Will these be serialized ?


----------



## calipsoii (Apr 4, 2021)

archimedes said:


> I'm guessing you mean April 6 (not March 6) ? I'd like to be added to your list, if possible, in any case ....
> 
> Will these be serialized ?



Ah, good catch sorry about that! The list will indeed be opening April 6th. I wasn't planning on serializing these, no. If I try to stamp them by hand it'll look like a kid wrote it with crayons, and engraving/milling adds a bit more cost than I can afford (I'm financing this entire first run out of pocket).

Once things open up on Tuesday I can put an entry on there for ya Arch, though do let me know if you register yourself and beat me to it.


----------



## archimedes (Apr 4, 2021)

Cool, will be in touch soon then, regarding emitter options and such[emoji106]


----------



## nbp (Apr 4, 2021)

Beautiful light! Great to see the fruits of all your tests and protos and experimenting paying off in such an elegant package.


----------



## calipsoii (Apr 5, 2021)

Thanks nbp! As I mentioned, I've been carrying the prototype for many months now, using it daily, and it performs just as I expect it to through many battery changes and lots of daily wear. I'm hopeful others will feel the same! This run is somewhat unique in that I don't turn titanium on my lathe so to get a batch made in Ti is a special treat for me.


----------



## daffy (Apr 5, 2021)

Jordy has made the Cylon recently too bad i was out of $$ very nice and unique light.


----------



## calipsoii (Apr 5, 2021)

daffy said:


> Jordy has made the Cylon recently too bad i was out of $$ very nice and unique light.



His machine work is phenomenal and I’m super excited he agreed to take on the project!
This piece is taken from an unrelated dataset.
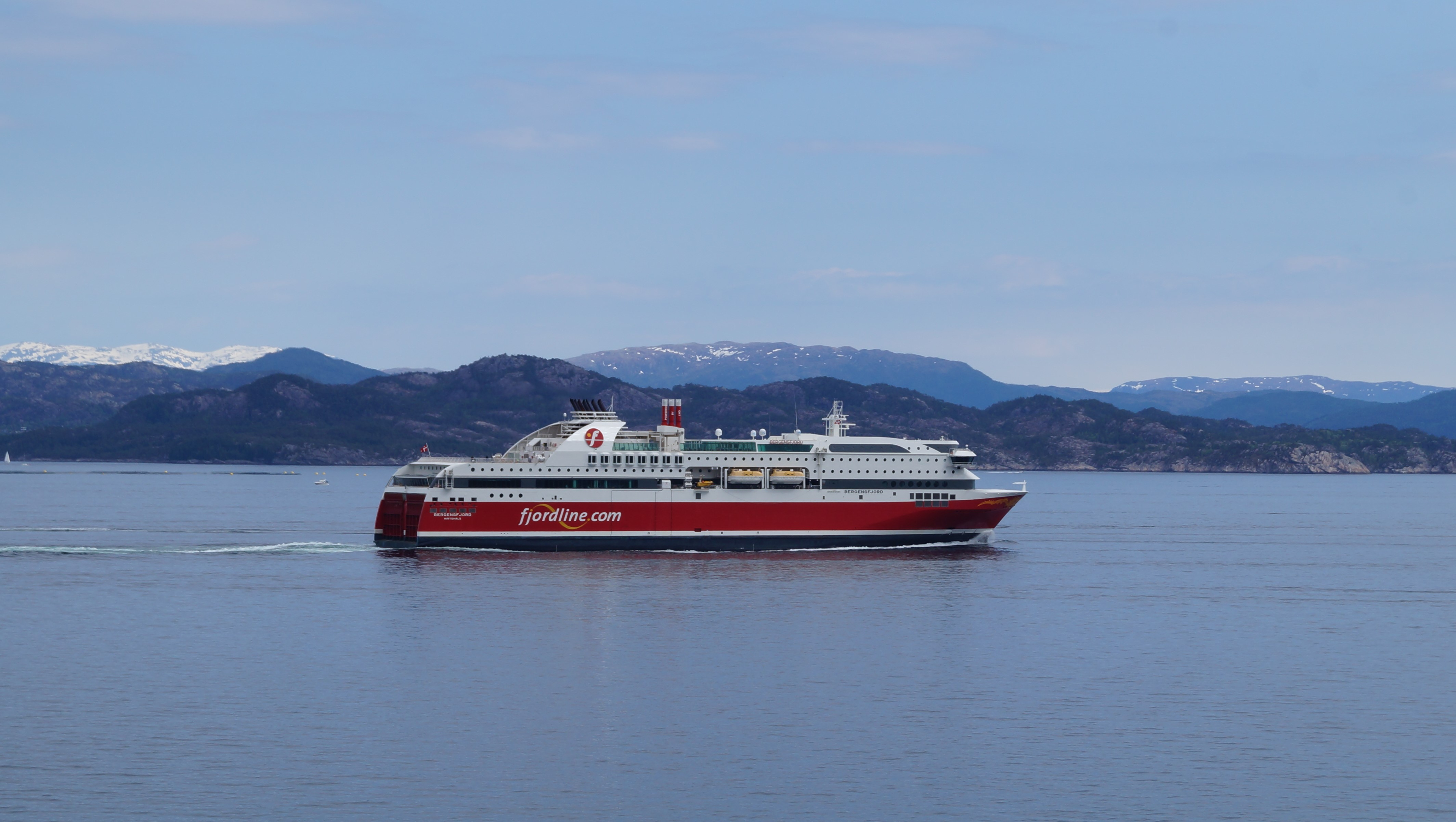 «Bergensfjord» i Korsfjorden

Plus I take a small bit of pride being able to work with a fellow Canadian on it.


----------



## gravelrash (Apr 5, 2021)

These look great Mike! I'm interested in some flavor of lowK/high-CRI - the 219b sw35 would be great.


----------



## calipsoii (Apr 5, 2021)

gravelrash said:


> These look great Mike! I'm interested in some flavor of lowK/high-CRI - the 219b sw35 would be great.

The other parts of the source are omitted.